Q&A: Gerard Stranch ’03 talks about his work on the plaintiffs’ steering committee for U.S. v. Volkswagen after regulators discovered the company’s ‘clean diesel’ cars were designed to fool emissions tests.
Interview by Grace Renshaw
The U.S. Environmental Protection Agency made headlines in September 2015 when it announced its discovery that Volkswagen had installed so-called “defeat devices” on some of its diesel models to circumvent emissions testing. At the time, the German automaker owned 70 percent of the passenger-car diesel market in the U.S. thanks to the touted low emissions of engines it advertised as “clean diesel.”
The fallout was immediate. Volkswagen owners learned their cars were emitting anywhere from 10 to 40 times more pollutants than advertised, as the company was forced to acknowledge that 11 million of its vehicles worldwide, including 500,000 sold in the U.S., were equipped with software that would run the emissions control system when tested but shut the system off during normal driving to boost the engine’s performance and fuel economy.
Within days of the EPA’s announcement, Volkswagen became the target of regulatory investigations in several countries; the company’s stock price fell a third in value; and plaintiffs across the U.S. filed hundreds of lawsuits. A consolidated class-action lawsuit was inevitable.
By early December, the Judicial Panel on Multidistrict Litigation had given Judge Charles Breyer of the U.S. District Court for the Northern District of California oversight of more than 450 suits against Volkswagen. When Judge Breyer announced that he would appoint a plaintiffs’ steering committee, Gerard Stranch ’03, now managing partner at Branstetter Stranch & Jennings, eagerly applied.

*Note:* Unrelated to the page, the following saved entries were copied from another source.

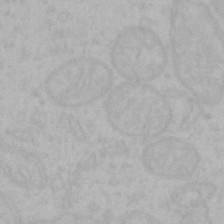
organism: Mouse
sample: Choroid plexus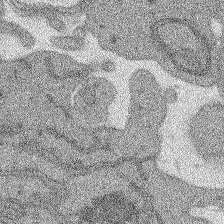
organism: Human
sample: HeLa cells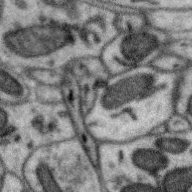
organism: Zebra finch
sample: Brain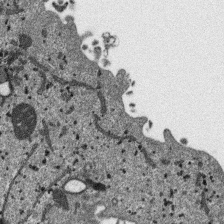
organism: Human
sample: Lung epithelial cells infected with SARS-CoV-2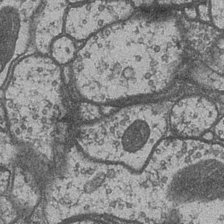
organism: Drosophila
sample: Optic medulla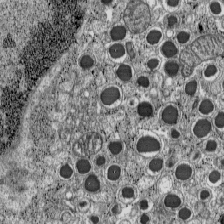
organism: C57BL Mouse
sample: Pancreatic islet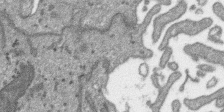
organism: Human
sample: Lung epithelial cells infected with SARS-CoV-2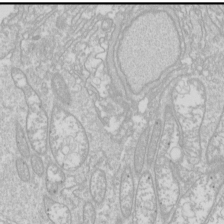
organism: Drosophila
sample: Cell division; meiosis; drosophila spermatocytes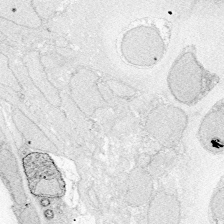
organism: Zebrafish
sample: Whole-Brain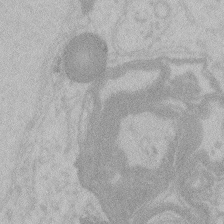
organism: Zebrafish
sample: Macrophage infected with Toxoplasma gondii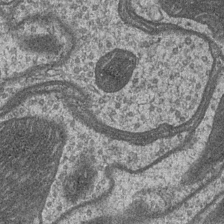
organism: Drosophila
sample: Optic medulla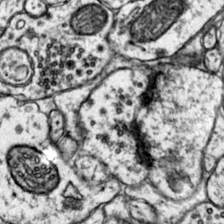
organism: Mouse
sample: Primary visual cortex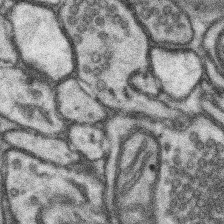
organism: Mouse
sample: Somatosensory cortex neuropil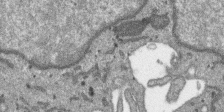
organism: Human
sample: Lung epithelial cells infected with SARS-CoV-2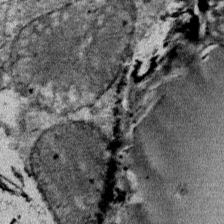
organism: Mouse
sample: Mouse Salivary gland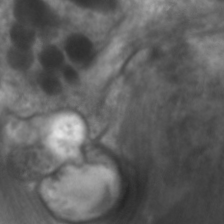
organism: C. elegans
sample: Pharynx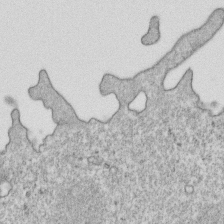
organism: Mouse
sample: Activated OT-1 CD8+ T cells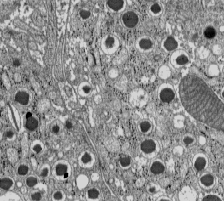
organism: C57BL Mouse
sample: Pancreatic islet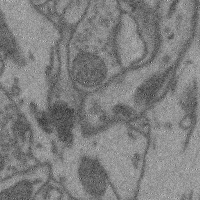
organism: Mouse
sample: Cerebral cortex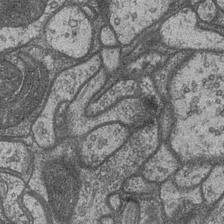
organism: Drosophila
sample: Optic medulla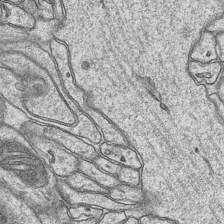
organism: Mouse
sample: CA1 Hippocampus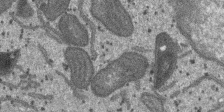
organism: Human
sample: Lung epithelial cells infected with SARS-CoV-2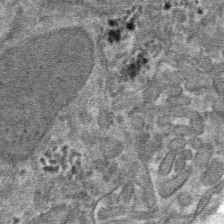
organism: Mouse
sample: Mouse hepatocytes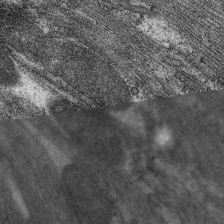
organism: C. elegans
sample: Pharynx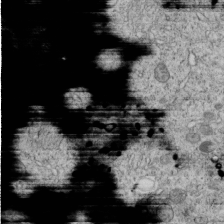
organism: C. elegans
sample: C. elegans embryo early stage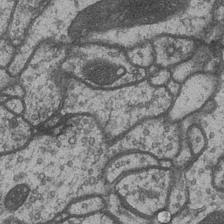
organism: Drosophila
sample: Optic medulla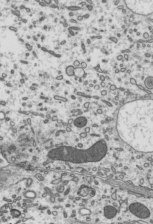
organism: Mouse
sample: Mouse epididymis efferent ductule cilia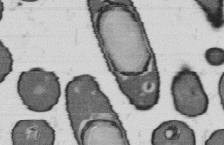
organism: B. subtilis
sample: Bacterial spore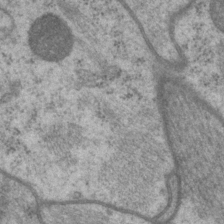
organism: P. pacificus
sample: Pharynx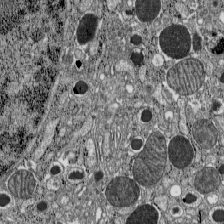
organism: C57BL Mouse
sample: Pancreatic islet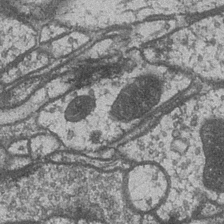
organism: Drosophila
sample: Optic medulla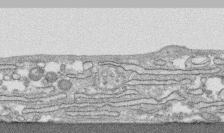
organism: Human
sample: CRL-1474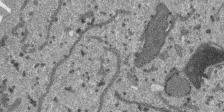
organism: Human
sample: Lung epithelial cells infected with SARS-CoV-2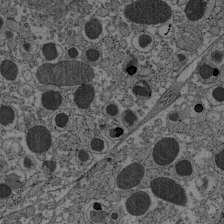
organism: C57BL Mouse
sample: Pancreatic islet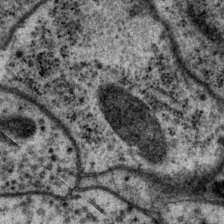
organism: P. pacificus
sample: Pharynx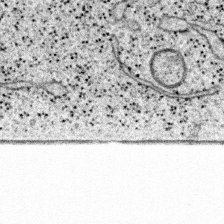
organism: Human
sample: HeLa cells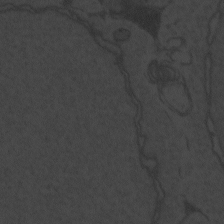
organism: Zebrafish
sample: Macrophage infected with Toxoplasma gondii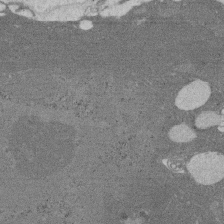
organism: Rat
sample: Salivary granule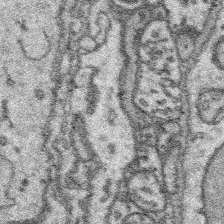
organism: Platynereis dumerilii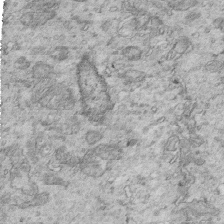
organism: Mouse
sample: Multiciliated cells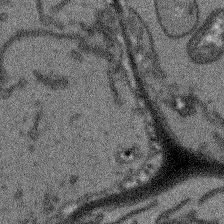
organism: Arabidopsis thaliana
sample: Root tip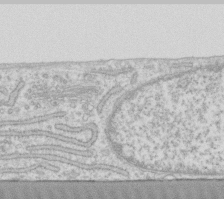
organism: Human
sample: Fibroblast cells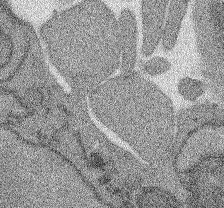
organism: Human
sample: HeLa cells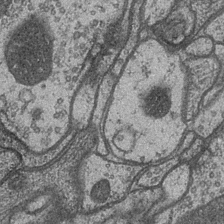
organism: Drosophila
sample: Optic medulla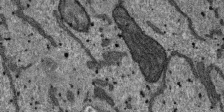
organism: Human
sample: Lung epithelial cells, uninfected (mock) control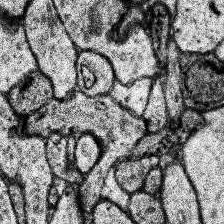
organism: Human
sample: Temporal Lobe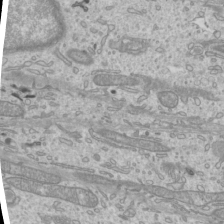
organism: Mouse
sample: Cilia; mouse epididymis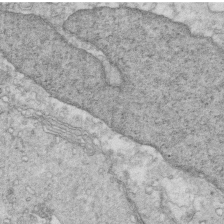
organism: Mouse
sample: Multiciliated cells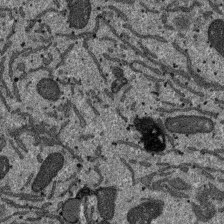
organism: Human
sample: Lung epithelial cells infected with SARS-CoV-2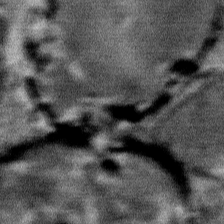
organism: Mouse
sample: Mouse Salivary gland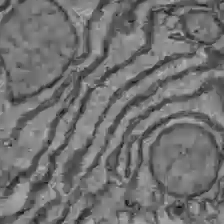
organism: C57BL Mouse
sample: Liver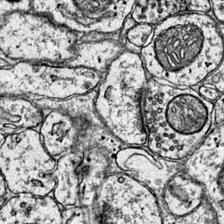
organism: Mouse
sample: Primary visual cortex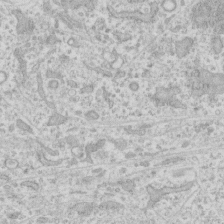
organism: Human
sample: Fibroblast cells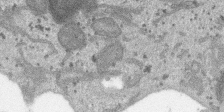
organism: Human
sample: Lung epithelial cells infected with SARS-CoV-2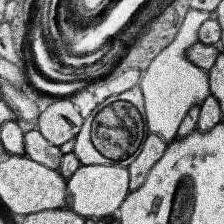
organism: Human
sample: Temporal Lobe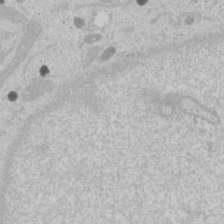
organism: Human
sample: Mitochondria in U2OS cells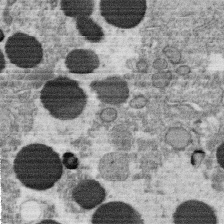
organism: C. elegans
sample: C. elegans oocyte; sperm cells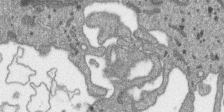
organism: Human
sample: Lung epithelial cells infected with SARS-CoV-2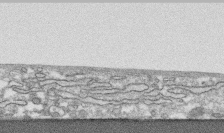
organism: Human
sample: CRL-1474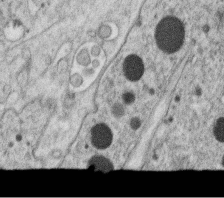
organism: C. elegans
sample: C. elegans oocyte; sperm cells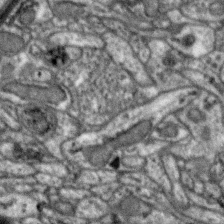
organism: Zebra finch
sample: Brain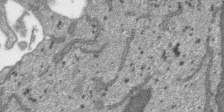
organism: Human
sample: Lung epithelial cells infected with SARS-CoV-2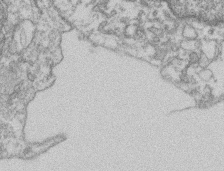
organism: Mouse
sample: T cell stromal cell synapse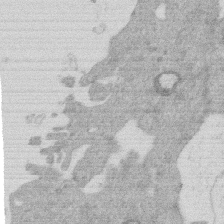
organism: Mouse
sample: Dividing mouse embryo 1 cell stage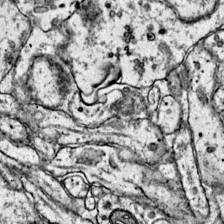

Stranch was one of 22 attorneys selected from among 150 applicants to serve on the committee, headed by Elizabeth Cabraser of Lieff Cabraser Heimann & Bernstein, a San Francisco-based plaintiffs’ firm experienced in high-profile class action suits. By October 2016, the committee’s work netted a $14.7 billion settlement covering cars with 2-liter diesel engines that required Volkswagen to buy back the polluting cars. The company agreed to pay $16.5 billion in total to settle claims related to the scandal, including payments to car dealers, states and for attorneys’ fees. Breyer later approved an additional $1.2 billion settlement for owners of Volkswagens with 3-liter diesel engines. Finally, Bosch, a German company that allegedly colluded with Volkswagen to design and install the software, agreed to pay $327.5 million to settle claims related to the emissions scandal. The settlement allowed Bosch to pay car owners without admitting guilt.
Vanderbilt Law interviewed Stranch about the suit in October at his offices in Nashville.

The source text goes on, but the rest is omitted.